Accera v1.2 Reference

`accera.Plan.tensorize(indices, mma_shape [, use_static_offsets, num_total_passes, num_fused_passes, scheduling_policy, prologue_op, epilogue_op])`

Only available for targets with native matrix multiplication instruction (tensor core) support. Marks the dimensions of the iteration-space for tensorization. Only perfectly nested loops of the following form can be tensorized:

for i in range(M):
    for k in range(N):
        for j in range(K):
            C[i, j] += A[i, k] * B[k, j]

Arguments

argument	description	type/default
`indices`	The 3-dimensional iteration space to tensorize.	3-D tuple of `accera.Index`
`mma_shape`	The type of MMA operation to use.	`accera.MMAShape`
`use_static_offsets`	This is an optimization flag, which when enabled will use precomputed offset maps stored in device constant memory.
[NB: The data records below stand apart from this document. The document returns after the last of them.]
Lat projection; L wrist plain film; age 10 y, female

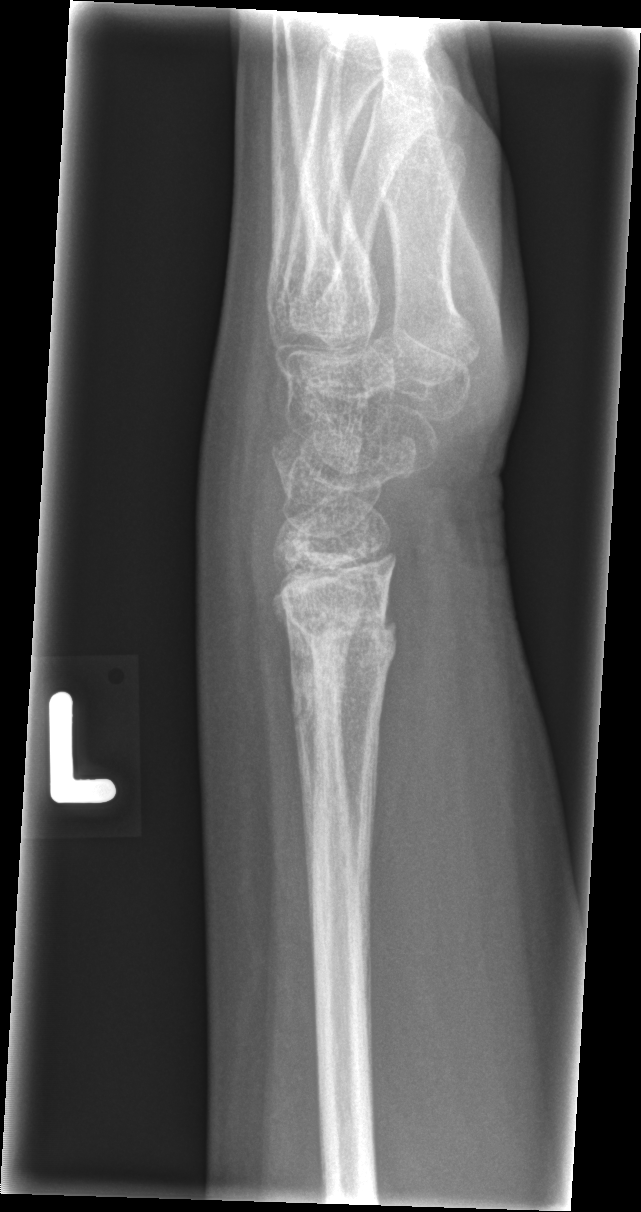

Fx: bbox(271, 577, 405, 691).
Fracture classified AO/OTA 23r-M/3.1; 23u-M/2.1; 23u-E/7.
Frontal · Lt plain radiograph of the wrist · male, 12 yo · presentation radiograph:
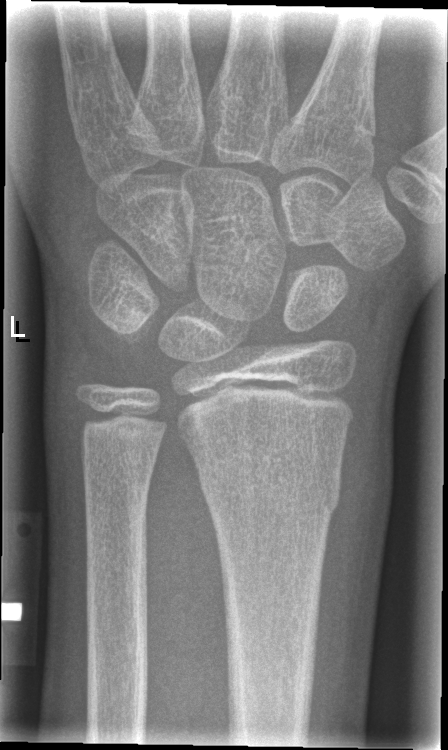 {
  "_coords": "bounding boxes in image-pixel xyxy",
  "ao": "23r-M/2.1",
  "fracture": "[x1=194, y1=452, x2=345, y2=524]"
}
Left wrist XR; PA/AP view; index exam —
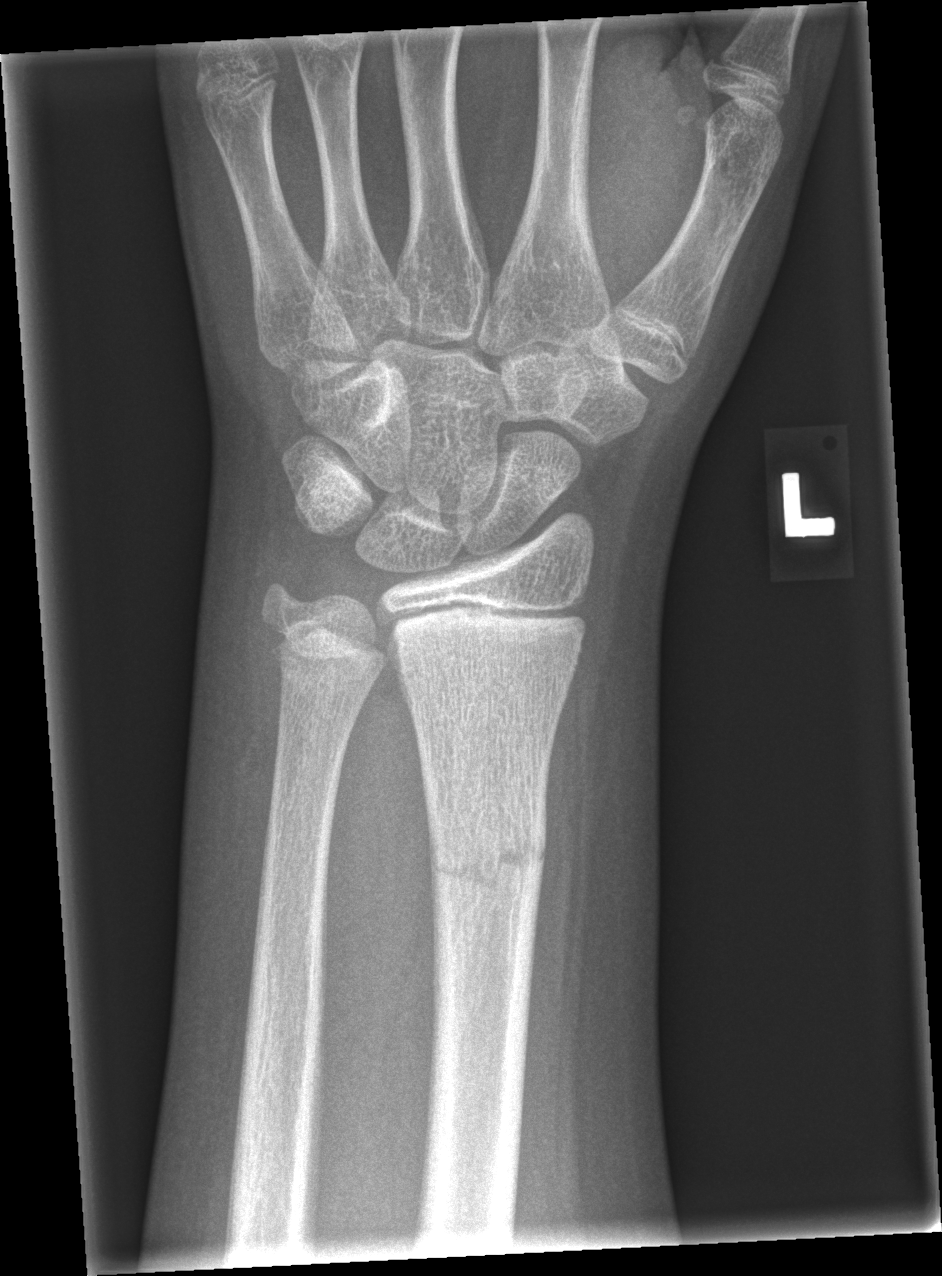

Fx: [421, 802, 552, 905] [255, 602, 390, 694].

Defaults to `False`.	bool
`num_total_passes`	This controls the total number of passes to run. Defaults to 1.	positive integer
`num_fused_passes`	This controls the number of passes for which register allocation is done, higher the value more the number of registers that are allocated. Defaults to `None` which will fuse all the passes as specified by `num_total_passes`.	positive integer
`scheduling_policy`	For multi-block MMA operations, this controls whether matrix multiplication is done block-by-block or pass-by-pass (affects register usage). Default value is `accera.MMASchedulingPolicy.PASS_ORDER`	`accera.MMASchedulingPolicy`
`prologue_op`	The element-wise operation to apply on matrix fragment data as a part of initialization (pre-tensorization). Default value is `accera.MMAFragmentOp.NONE`	`accera.MMAFragmentOp`
`epilogue_op`	The element-wise operation to apply on matrix fragment data as a part of the final store (post-tensorization). Default value is `accera.MMAFragmentOp.NONE`	`accera.MMAFragmentOp`

The different values of the enum MMAShape are explained here: accera.MMAShape

The different values of the enum MMASchedulingPolicy (applicable only for AMD targets supporting MFMA ops, such as accera.Target.Model.AMD_MI100) are mentioned here: accera.MMASchedulingPolicy

The different values of the enum MMAFragmentOp are explained here: accera.MMAFragmentOp

Examples

Mark the dimensions ii, jj, and kk for tensorization execution:

plan.tensorize(indices=(ii,jj,kk))

Last update: 2023-04-17